Reported by Eleanor Mueller for Politico.

In the scramble to bring prices back down, one obstacle is slowly garnering more attention: a decimated railroad workforce, which agency officials say is impeding efforts to transport goods and, in doing so, further hobbling an already-delicate supply chain.

Over the last six years, Class I freight railroads — which include BNSF Railway, CSX Transportation, Kansas City Southern Railway, Norfolk Southern and Union Pacific — have hemorrhaged a combined 45,000 workers, according to the Surface Transportation Board. That’s nearly 29 percent of their workforce.

“They’ve cut labor below the bone, really,” STB Chair Marty Oberman told the House Transportation Committee during a hearing Thursday. “In order to make up for the shortage of labor, they are overworking and abusing the workforces they have.”

The attrition coincides with existing supply chain challenges and resulting record-high inflation. As of April, prices were up 8.3 percent in the last year.

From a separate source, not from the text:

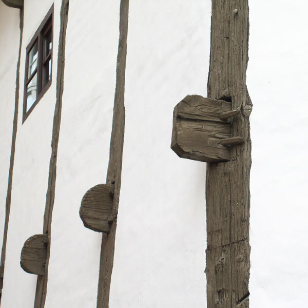 Konstruktionsdetail (Zapfenschloss) am Ständerbau in Quedlinburg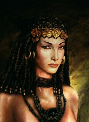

“There has been a decent amount of focus on the problems in the trucking industry, but there hasn’t been as much attention on the rail side — and frankly, all of them need to be in order for our supply chain to be functioning properly,” AFL-CIO’s Transportation Trades Department President Greg Regan told Weekly Shift. “Every single component has to be working well, whether it be the ports, the railroads, the trucking industry or the warehousing industry.”